Work to be completed:
I'd like the listing below copied exactly, with the images left out.

Input data:
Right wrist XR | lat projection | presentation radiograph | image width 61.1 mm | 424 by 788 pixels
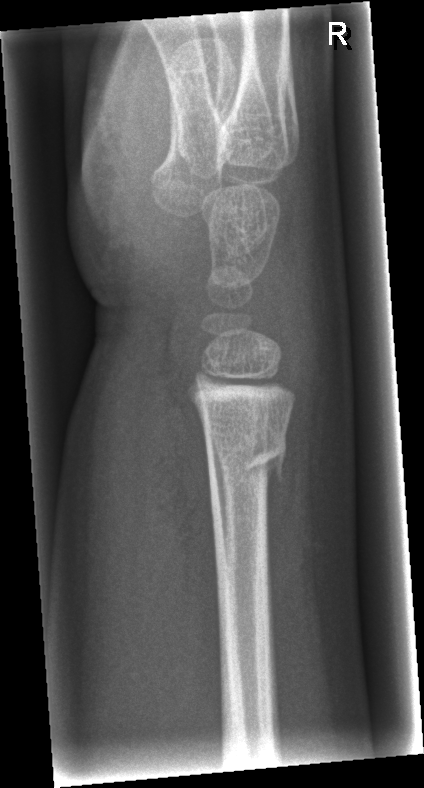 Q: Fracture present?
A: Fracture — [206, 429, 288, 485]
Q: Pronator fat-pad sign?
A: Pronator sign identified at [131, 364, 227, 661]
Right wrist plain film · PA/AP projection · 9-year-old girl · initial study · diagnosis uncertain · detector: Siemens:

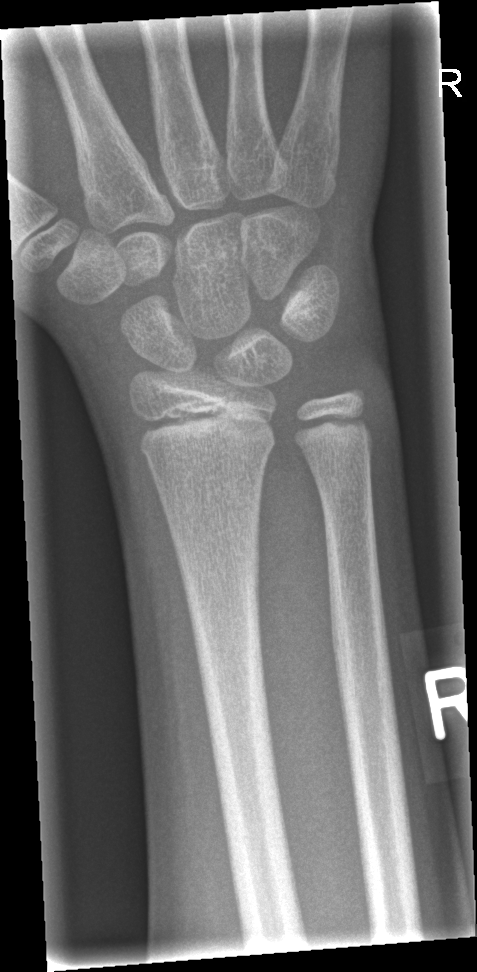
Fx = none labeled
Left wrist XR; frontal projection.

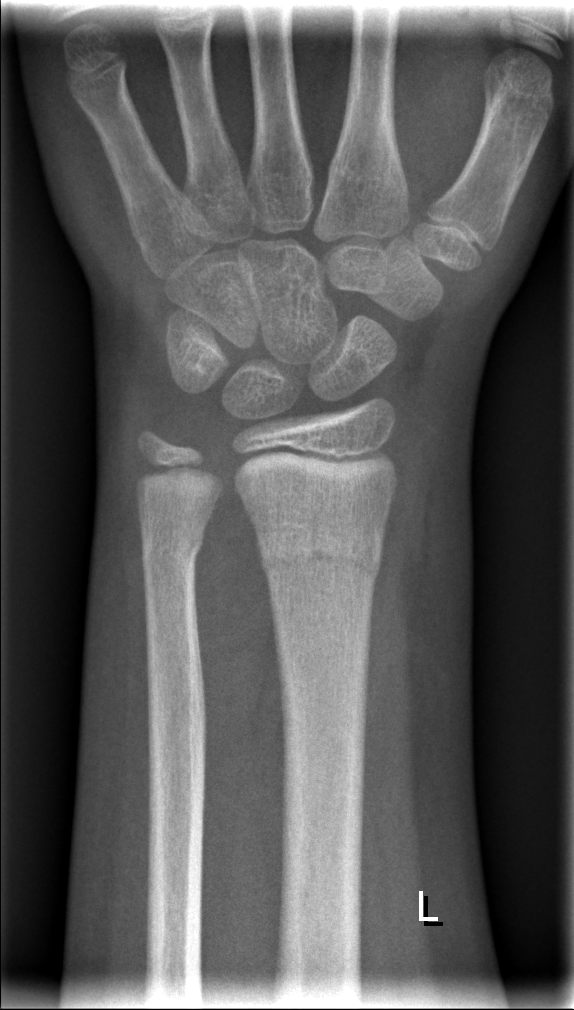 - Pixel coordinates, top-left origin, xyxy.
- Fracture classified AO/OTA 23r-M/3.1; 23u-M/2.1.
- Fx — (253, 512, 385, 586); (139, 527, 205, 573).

Task result:
Right wrist XR | lat projection | presentation radiograph | image width 61.1 mm | 424 by 788 pixels
 Q: Fracture present?
A: Fracture — [206, 429, 288, 485]
Q: Pronator fat-pad sign?
A: Pronator sign identified at [131, 364, 227, 661]
Right wrist plain film · PA/AP projection · 9-year-old girl · initial study · diagnosis uncertain · detector: Siemens:

Fx = none labeled
Left wrist XR; frontal projection.

 - Pixel coordinates, top-left origin, xyxy.
- Fracture classified AO/OTA 23r-M/3.1; 23u-M/2.1.
- Fx — (253, 512, 385, 586); (139, 527, 205, 573).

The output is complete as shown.